Though smuggling from St. Pierre and Miquelon is still very much on the unit’s radar everyday, Sgt. Cribb, the unit’s team leader, said the illegal drug trade on the Burin Peninsula has overtaken ‘bootlegging’.  

 “Obviously, drugs are probably the main problem, and prescription drugs are right up there at the top, as bad as any of the other drugs like cocaine or marijuana, and I think everybody kind of knows that.”

Sgt. Cribb, who explained organized crime is simply defined as three or more individuals working together to commit illegal activity, described people who trade illegal drugs as “entrepreneurs” who often dabble in contraband alcohol or cigarettes, as well, if there’s a buck to be made.

“We’re no longer focused on a specific commodity like tobacco or alcohol or drugs. We focus on wherever the problem is, whether it be alcohol, tobacco or drugs.” Sgt. John Cribb

“We haven’t forgotten anything. Everything is still covered.

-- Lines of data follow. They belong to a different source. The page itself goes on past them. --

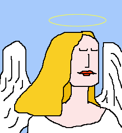 Angel with Halo מלאכית עם הילה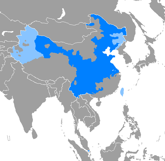 Idioma mandarín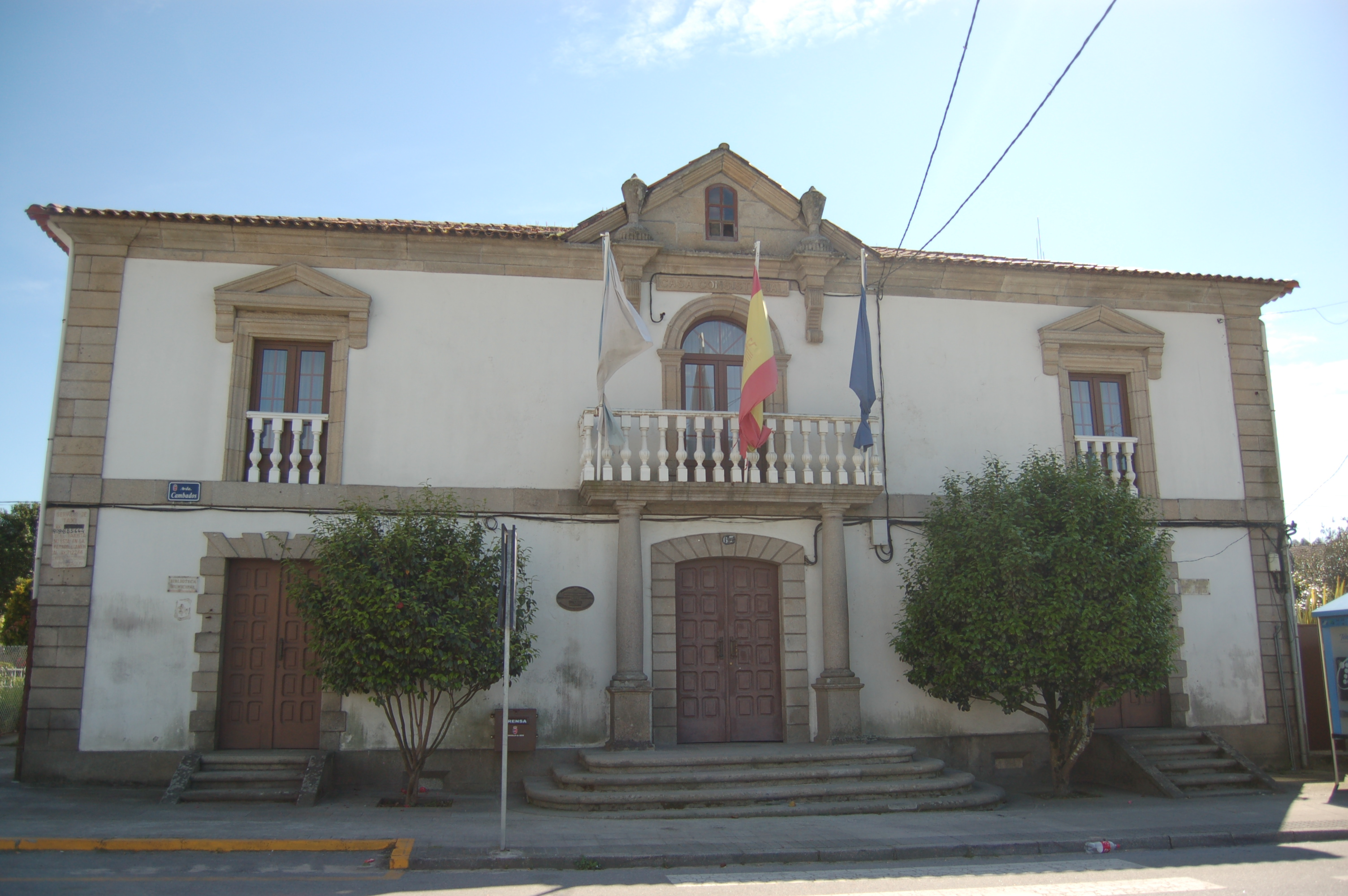 Casa consistorial de Meis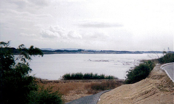 Lake

It’s just that we focus now on individual groups.”

As far as staffing goes, Sgt. Cribb said there are still 10 employees stationed at the RCMP’s Burin office, the same number as before, including eight regular members, an engineer for the patrol vessel, ‘MV Murray’, and a public servant tasked with office administration and other duties. However, the group is now one team, giving it more leverage, whereas before there were separate mandates.

“Now we come to work and we’re all – most of the time – working on the same project.”

Sgt. Cribb said the unit has laid several charges related to illegal drug trafficking, estimating there are currently about a dozen cases before the courts.

“Right now, we’re fully engaged, and it’s been fairly successful so far.”